QU’EST-CE QUE LA BANDE DESSINÉE ?

Gérard Blanchard, Histoire de la bande dessinée, Marabout université, 1969

Texte déniché par Alexandra ACHARD

 

LE PHÉNOMÈNE « BANDE DESSINÉE »

En France, Astérix et Cléopâtre, l’album de Goscinny (« rédacteur ») et d’Uderzo (dessinateur), a dépassé le tirage des Goncourt, son contemporain. Des statistiques déjà anciennes comptaient dans notre pays 180 titres de journaux pour enfants, contre 60 pour la presse féminine et 8 pour les magazines d’actualité.

24 millions d’exemplaires sont vendus chaque mois, et ce chiffre ne cesse d’augmenter : 50 % des enfants français lisent deux à trois illustrés par semaine, 40 % deux et 5 % à peine un.

Le nombre d’adultes lecteurs de bandes dessinées est considérable, qu’il s’agisse soit de la relecture des « Tintin » de notre enfance, soit des bandes inscrites dans les journaux, soit même de la publicité qui adopte cette forme. L’influence de cet intérêt des adultes pour ce qu’on a appelé « le 9e art » n’est certainement pas étranger à une plus grande qualité du dessin et à l’extension d’un « second degré » de lecture.
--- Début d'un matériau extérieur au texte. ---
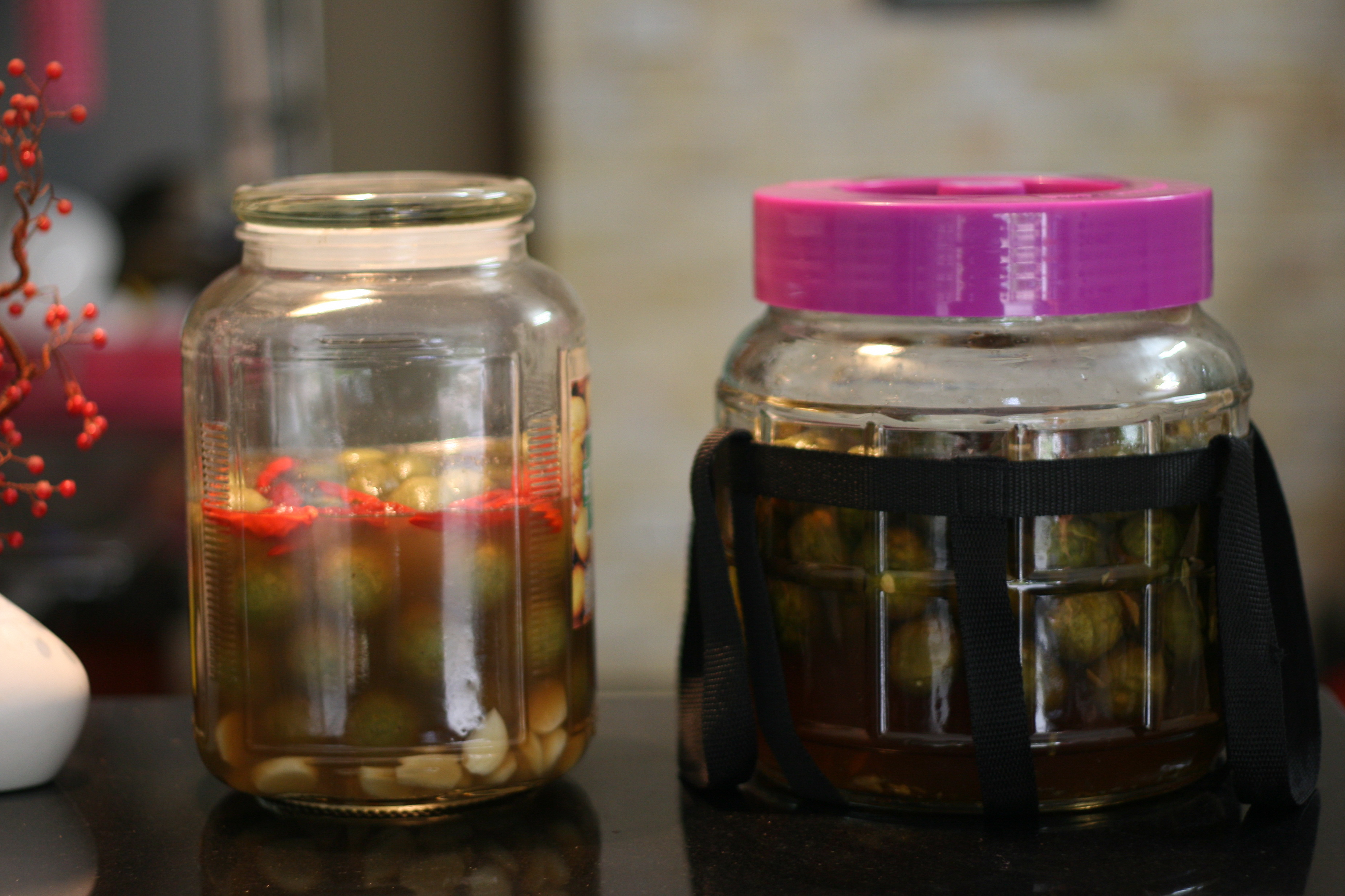 Một bình sấu ngâm nước mắm (và tỏi, ớt) bên cạnh một bình sấu ngâm đường (và gừng) Người thực hiện: Khương Việt Hà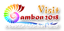 Lambang pariwisata Kota Ambon.

Robert Escarpit, professeur à la faculté des Lettres et Sciences humaines de Bordeaux, a écrit dans La Révolution du livre : « Il y a toujours eu une littérature “ lettrée ” comportant des échanges conscients entre certains publics et certains écrivains et, d’autre part, une littérature “ octroyée ” et qui est simplement la consommation anonyme de lecture par des masses dont l’importance et la composition ont varié de siècle en siècle. On commence tout juste à soupçonner l’importance de cette “ sous‑littérature ” à côté de la “ bonne littérature ”. Pourtant leurs liens sont nombreux… La comédie, le roman, la chanson ont été, à certains moments de leur histoire, considérés comme appartenant à la sous‑littérature et ne se sont trouvés promus qu’au moment où se sont trouvés promus leurs lecteurs. Plus récemment, le roman policier a subi une mutation analogue. Il n’est pas absurde de penser qu’un jour la bande dessinée, tant méprisée, tant décriée, accédera à la dignité de genre littéraire, quand ceux qui en font leur lecture habituelle posséderont les moyens intellectuels et matériels, d’une part, de formuler un jugement esthétique sur elle, d’autre part, de faire entendre ce jugement et de participer au jeu littéraire ».